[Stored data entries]
==========
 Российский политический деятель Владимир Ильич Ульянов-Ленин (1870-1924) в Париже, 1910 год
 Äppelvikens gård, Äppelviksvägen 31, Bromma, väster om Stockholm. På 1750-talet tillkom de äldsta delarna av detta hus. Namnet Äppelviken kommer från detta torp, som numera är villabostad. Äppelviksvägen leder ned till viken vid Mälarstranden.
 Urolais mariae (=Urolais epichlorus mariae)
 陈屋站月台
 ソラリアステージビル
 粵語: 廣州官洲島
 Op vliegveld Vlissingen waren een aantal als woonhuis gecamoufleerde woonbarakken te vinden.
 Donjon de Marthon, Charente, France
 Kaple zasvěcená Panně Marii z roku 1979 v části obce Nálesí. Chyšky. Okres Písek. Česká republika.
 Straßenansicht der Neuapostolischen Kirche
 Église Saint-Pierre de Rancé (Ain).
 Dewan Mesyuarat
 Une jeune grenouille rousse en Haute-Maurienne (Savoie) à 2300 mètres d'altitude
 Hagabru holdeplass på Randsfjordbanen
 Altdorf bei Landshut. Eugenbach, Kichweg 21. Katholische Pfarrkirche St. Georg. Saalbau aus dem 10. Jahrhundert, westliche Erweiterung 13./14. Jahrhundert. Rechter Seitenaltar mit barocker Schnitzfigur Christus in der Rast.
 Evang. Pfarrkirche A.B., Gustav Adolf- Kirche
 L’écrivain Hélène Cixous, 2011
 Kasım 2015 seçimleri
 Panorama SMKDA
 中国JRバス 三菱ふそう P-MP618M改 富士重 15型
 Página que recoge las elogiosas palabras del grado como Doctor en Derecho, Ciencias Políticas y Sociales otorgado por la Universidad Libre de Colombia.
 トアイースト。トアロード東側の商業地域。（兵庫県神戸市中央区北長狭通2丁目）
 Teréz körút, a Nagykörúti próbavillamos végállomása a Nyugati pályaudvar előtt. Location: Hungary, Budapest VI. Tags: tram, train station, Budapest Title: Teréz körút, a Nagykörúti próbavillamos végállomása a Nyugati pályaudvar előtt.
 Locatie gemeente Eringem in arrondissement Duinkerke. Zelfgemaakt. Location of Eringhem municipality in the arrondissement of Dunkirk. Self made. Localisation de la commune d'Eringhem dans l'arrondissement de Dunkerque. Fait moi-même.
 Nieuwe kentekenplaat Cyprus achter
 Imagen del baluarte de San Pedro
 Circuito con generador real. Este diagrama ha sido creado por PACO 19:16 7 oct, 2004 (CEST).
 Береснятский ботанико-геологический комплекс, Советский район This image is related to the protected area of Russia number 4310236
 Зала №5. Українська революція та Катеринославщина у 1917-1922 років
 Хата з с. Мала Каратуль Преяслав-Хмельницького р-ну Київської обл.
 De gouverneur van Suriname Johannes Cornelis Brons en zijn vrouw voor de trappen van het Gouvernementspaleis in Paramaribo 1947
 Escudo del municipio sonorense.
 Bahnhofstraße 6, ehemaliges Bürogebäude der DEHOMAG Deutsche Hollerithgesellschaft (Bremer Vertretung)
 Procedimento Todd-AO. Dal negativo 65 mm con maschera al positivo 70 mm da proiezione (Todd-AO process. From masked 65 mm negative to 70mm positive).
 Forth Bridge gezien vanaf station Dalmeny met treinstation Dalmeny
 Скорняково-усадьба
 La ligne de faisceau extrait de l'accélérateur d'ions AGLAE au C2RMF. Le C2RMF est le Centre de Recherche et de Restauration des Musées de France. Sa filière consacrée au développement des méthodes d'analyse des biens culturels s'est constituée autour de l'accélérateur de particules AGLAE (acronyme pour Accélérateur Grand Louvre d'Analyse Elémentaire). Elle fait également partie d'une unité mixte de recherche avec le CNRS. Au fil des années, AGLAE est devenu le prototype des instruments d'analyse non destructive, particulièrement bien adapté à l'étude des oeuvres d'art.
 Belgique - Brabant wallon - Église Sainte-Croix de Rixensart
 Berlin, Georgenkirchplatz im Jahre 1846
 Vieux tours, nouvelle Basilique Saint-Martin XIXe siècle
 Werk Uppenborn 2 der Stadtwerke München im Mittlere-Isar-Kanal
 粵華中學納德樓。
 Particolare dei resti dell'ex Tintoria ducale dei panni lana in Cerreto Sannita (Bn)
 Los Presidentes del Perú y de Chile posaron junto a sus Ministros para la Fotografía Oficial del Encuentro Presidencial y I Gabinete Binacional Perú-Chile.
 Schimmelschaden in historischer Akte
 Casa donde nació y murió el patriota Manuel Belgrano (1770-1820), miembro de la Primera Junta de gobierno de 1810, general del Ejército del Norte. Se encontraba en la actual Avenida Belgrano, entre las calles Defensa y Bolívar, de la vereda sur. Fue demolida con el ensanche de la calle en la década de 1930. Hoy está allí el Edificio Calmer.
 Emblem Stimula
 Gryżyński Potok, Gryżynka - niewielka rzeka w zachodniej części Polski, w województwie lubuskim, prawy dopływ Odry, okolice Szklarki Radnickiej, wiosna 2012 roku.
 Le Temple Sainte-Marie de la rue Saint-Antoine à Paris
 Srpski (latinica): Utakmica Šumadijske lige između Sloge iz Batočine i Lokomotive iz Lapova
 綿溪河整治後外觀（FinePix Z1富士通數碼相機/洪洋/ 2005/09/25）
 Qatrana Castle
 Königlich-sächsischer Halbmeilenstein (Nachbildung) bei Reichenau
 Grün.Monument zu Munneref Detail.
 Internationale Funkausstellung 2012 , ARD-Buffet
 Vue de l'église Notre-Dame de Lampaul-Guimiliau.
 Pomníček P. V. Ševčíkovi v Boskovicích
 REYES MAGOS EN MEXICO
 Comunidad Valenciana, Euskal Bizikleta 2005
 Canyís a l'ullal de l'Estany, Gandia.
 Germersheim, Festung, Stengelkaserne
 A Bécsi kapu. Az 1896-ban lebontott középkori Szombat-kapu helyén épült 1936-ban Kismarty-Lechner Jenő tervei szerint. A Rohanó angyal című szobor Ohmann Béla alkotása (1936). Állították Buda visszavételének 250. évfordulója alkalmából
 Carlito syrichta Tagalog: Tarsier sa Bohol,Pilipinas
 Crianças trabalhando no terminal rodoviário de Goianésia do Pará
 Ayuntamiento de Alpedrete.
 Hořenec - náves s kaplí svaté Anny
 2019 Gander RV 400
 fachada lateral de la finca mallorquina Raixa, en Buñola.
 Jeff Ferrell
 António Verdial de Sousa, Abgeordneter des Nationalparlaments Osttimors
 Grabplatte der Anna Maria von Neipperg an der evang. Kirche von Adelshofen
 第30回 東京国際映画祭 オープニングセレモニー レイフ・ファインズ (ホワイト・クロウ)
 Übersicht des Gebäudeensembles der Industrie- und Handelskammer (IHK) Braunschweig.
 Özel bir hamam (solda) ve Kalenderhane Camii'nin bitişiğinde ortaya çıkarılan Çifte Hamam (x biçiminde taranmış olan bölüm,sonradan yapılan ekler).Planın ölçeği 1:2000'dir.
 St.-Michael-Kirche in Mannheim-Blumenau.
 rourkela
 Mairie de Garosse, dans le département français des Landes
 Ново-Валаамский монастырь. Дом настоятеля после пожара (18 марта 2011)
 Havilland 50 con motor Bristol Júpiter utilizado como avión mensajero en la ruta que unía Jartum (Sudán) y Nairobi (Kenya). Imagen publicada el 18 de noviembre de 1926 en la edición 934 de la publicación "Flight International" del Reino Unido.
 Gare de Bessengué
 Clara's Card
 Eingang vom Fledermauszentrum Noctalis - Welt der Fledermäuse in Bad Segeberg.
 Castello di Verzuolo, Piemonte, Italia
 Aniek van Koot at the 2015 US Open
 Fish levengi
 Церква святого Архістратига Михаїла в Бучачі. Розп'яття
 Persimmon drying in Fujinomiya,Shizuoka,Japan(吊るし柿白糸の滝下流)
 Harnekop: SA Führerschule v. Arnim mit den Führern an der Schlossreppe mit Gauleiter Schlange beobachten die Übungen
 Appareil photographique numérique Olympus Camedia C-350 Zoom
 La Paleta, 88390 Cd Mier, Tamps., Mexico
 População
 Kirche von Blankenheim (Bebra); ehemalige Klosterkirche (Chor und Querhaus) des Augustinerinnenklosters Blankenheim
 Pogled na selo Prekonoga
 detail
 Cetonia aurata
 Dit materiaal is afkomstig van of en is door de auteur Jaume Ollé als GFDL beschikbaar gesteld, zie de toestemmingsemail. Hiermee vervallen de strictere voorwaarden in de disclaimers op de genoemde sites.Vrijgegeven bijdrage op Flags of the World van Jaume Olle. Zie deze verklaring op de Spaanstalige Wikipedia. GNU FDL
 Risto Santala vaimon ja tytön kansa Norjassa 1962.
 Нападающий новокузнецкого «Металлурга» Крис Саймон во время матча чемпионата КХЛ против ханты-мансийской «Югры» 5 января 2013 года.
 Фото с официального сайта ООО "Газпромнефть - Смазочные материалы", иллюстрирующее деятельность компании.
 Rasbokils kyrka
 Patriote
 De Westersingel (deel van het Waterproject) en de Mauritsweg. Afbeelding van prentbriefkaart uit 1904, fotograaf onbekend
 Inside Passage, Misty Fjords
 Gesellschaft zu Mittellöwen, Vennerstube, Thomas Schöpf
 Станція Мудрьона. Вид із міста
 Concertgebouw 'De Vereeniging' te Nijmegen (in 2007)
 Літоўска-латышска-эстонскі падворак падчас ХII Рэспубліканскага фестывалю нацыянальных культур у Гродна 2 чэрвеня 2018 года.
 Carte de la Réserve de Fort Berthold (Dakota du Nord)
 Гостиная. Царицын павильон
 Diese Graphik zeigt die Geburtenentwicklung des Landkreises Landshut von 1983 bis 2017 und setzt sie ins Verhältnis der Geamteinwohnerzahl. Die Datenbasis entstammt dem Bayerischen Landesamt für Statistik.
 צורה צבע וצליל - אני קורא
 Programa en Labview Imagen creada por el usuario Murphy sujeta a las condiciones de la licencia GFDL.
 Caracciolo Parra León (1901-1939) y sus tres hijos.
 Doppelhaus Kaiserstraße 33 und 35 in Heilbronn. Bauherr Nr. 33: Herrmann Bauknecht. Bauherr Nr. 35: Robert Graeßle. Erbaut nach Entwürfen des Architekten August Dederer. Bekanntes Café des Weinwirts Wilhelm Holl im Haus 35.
==========
*What the task requires:* Only one stretch of the records above is wanted: the lines between the one holding "Persimmon drying in" and the one holding "января 2013 года.", inclusive, reproduced exactly.

*Response:*
 Persimmon drying in Fujinomiya,Shizuoka,Japan(吊るし柿白糸の滝下流)
 Harnekop: SA Führerschule v. Arnim mit den Führern an der Schlossreppe mit Gauleiter Schlange beobachten die Übungen
 Appareil photographique numérique Olympus Camedia C-350 Zoom
 La Paleta, 88390 Cd Mier, Tamps., Mexico
 População
 Kirche von Blankenheim (Bebra); ehemalige Klosterkirche (Chor und Querhaus) des Augustinerinnenklosters Blankenheim
 Pogled na selo Prekonoga
 detail
 Cetonia aurata
 Dit materiaal is afkomstig van of en is door de auteur Jaume Ollé als GFDL beschikbaar gesteld, zie de toestemmingsemail. Hiermee vervallen de strictere voorwaarden in de disclaimers op de genoemde sites.Vrijgegeven bijdrage op Flags of the World van Jaume Olle. Zie deze verklaring op de Spaanstalige Wikipedia. GNU FDL
 Risto Santala vaimon ja tytön kansa Norjassa 1962.
 Нападающий новокузнецкого «Металлурга» Крис Саймон во время матча чемпионата КХЛ против ханты-мансийской «Югры» 5 января 2013 года.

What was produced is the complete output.